18. INUUS vel MACACUS RHESUS. The Bengal Monkey (Jerdon's No. 7).

NATIVE NAMES.—Bandar, Hindi; Markot, Bengali; Suhu, Lepcha, Piyu, Bhotia.

HABITAT.—India generally from the North to about Lat. 18° or 19°; but not in the South, where it is replaced by Macacus radiatus.

DESCRIPTION.—Above brownish ochrey or rufous; limbs and beneath ashy-brown; callosities and adjacent parts red; face of adult males red.

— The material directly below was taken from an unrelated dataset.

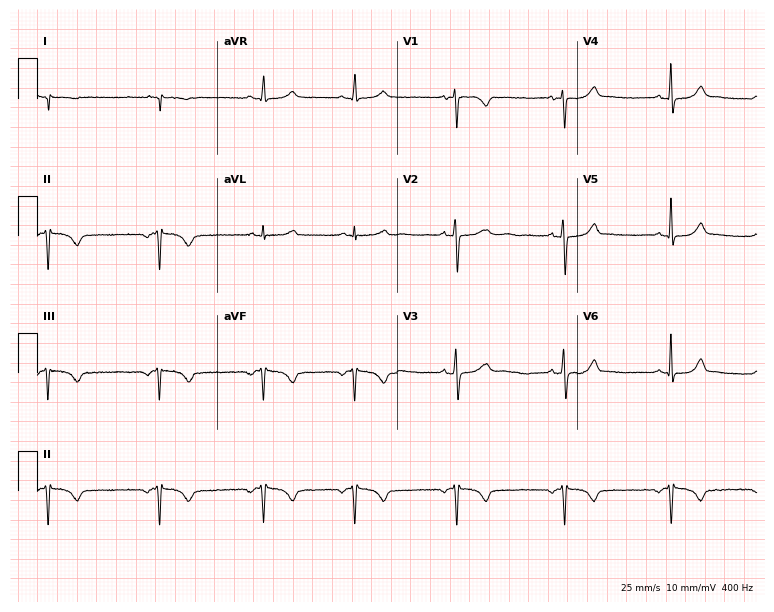
ECG (7.3-second recording at 400 Hz) — a female patient, 30 years old. Screened for six findings — first-degree AV block, right bundle branch block, left bundle branch block, sinus bradycardia, atrial fibrillation, sinus tachycardia — none is recorded.

SIZE.—Twenty-two inches; tail 11 inches.

This monkey is too well-known to need description. It is the common acting monkey of the bandar-wallas, the delight of all Anglo-Indian children, who go into raptures over the romance of Munsur-ram and Chameli, their quarrels, parting, and reconciliation, so admirably acted by these miniature comedians.

NOTE.—For Macacus rheso-similis, Sclater, see P.Z.S. 1872, p. 495, pl. xxv., also P.Z.S. 1875, p. 418.


19. INUUS vel MACACUS PELOPS. Syn.—MACACUS ASSAMENSIS. The Hill Monkey (Jerdon's No. 8).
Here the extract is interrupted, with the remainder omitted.